AncientDoc: Benchmarking Vision-Language Models on Chinese Ancient Documents

📖 Introduction

Chinese ancient documents are invaluable carriers of history and culture, but their visual complexity, linguistic variety, and lack of benchmarks make them challenging for modern Vision-Language Models (VLMs).
We introduce AncientDoc, the first benchmark designed for evaluating VLMs on Chinese ancient documents, covering the full pipeline from OCR to knowledge reasoning.

5 Tasks: Page-level OCR, Vernacular Translation, Reasoning-based QA, Knowledge-based QA, Linguistic Variant QA
14 Categories: 100+ books, ~3,000 pages across dynasties from Warring States to Qing
Rich Annotations: OCR + semantic translation + multi-level QA pairs
Comprehensive Evaluation: CER, Precision/Recall/F1, CHRF++, BERTScore, and human-aligned GPT-4o scoring

🏛 Dataset Overview

Source: Digitized ancient documents from Harvard Library and others
Dynasty Coverage: From Warring States, Han, Tang, Song, Ming to Qing
Category Coverage: 14 semantic categories (e.g., collected works, Chuci-style poetry, medicine, astronomy, literary criticism, art)
Total Size: ~3,000 page images, with annotations across five tasks

🧩 Task Definition

Page-level OCR – extract complete text in correct reading order (vertical right-to-left, with annotations).
Vernacular Translation – translate classical Chinese into modern vernacular.
Reasoning-based QA – infer implicit meanings, causality, and ideology.
Knowledge-based QA – answer factual and cultural questions from texts.
Linguistic Variant QA – recognize rhetorical devices, stylistic features, and literary styles.

📊 Evaluation Metrics

OCR Task: CER, Char Precision/Recall/F1
Translation & QA Tasks: CHRF++, BERTScore (BS-F1)
LLM-as-a-Judge: GPT-4o scoring aligned with human ratings

🚀 Baseline Results

We evaluate open-source (Qwen2.5-VL, InternVL, LLaVA, etc.) and closed-source (GPT-4o, Gemini2.5-Pro, Doubao-V2, etc.) VLMs.

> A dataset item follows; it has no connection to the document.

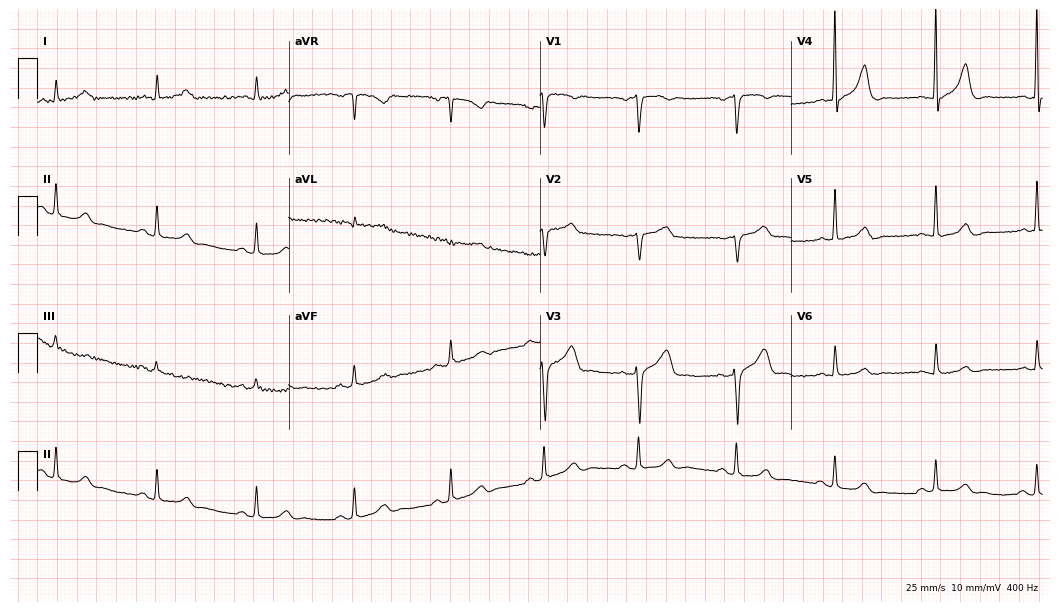
ECG (10.2-second recording at 400 Hz) — a 67-year-old male patient. Screened for six findings — first-degree AV block, right bundle branch block, left bundle branch block, sinus bradycardia, atrial fibrillation, sinus tachycardia — none is recorded.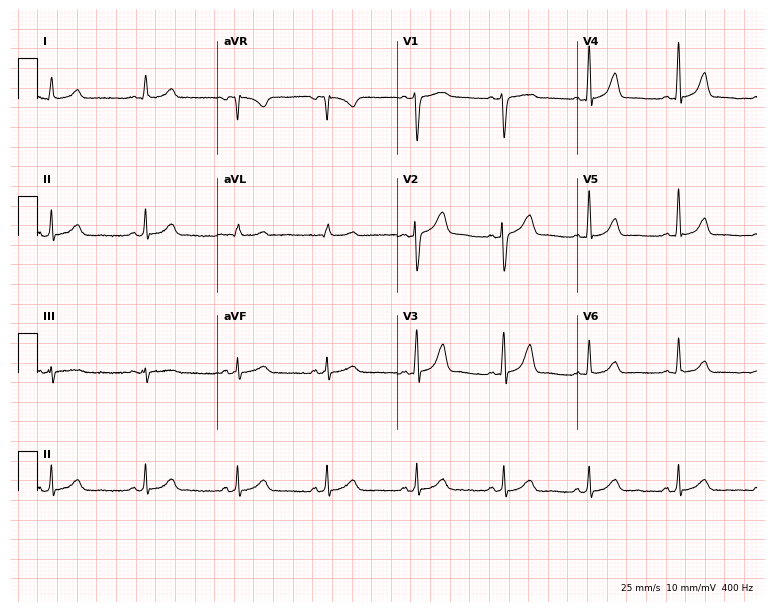
Standard 12-lead ECG recorded from a female patient, 56 years old. None of these six findings is recorded: first-degree AV block, right bundle branch block, left bundle branch block, sinus bradycardia, atrial fibrillation, sinus tachycardia. Findings outside these six are not listed.

OCR: Gemini2.5-Pro achieves lowest CER (32.03)
Translation: Gemini2.5-Pro leads with BS-F1 72.5
Reasoning QA: Qwen2.5-VL-72B shows strongest implicit reasoning
Knowledge QA: GPT-4o achieves best factual QA performance
Variant QA: GPT-4o & Gemini2.5-Pro excel in stylistic recognition

---

Data Format

Each JSONL file contains:

{
  "image": "class/book/page_001.png",
  "task": "OCR",
  "question": "Please extract the text...",
  "answer": "夫天之所..."
}

📌 Citation

If you use AncientDoc in your research, please cite:

@article{yu2025benchmarking,
  title={Benchmarking Vision-Language Models on Chinese Ancient Documents: From OCR to Knowledge Reasoning},
  author={Haiyang Yu, Yuchuan Wu, Fan Shi, Lei Liao, Jinghui Lu, Xiaodong Ge, Han Wang, Minghan Zhuo, Xuecheng Wu, Xiang Fei, Hao Feng, Guozhi Tang, An-Lan Wang, Hanshen Zhu, Yangfan He, Quanhuan Liang, Liyuan Meng, ChaoFeng, Can Huang, Jingqun Tang, Bin Li},
  journal={arXiv preprint arXiv:2509.09731},
  year={2025}
}

🔗 Resources

📂 Dataset: HuggingFace Link
📑 Paper: arXiv Link
🤖 Baseline Models: Weights & Logs

Data License

The AncientDoc dataset runs under the CC0 license.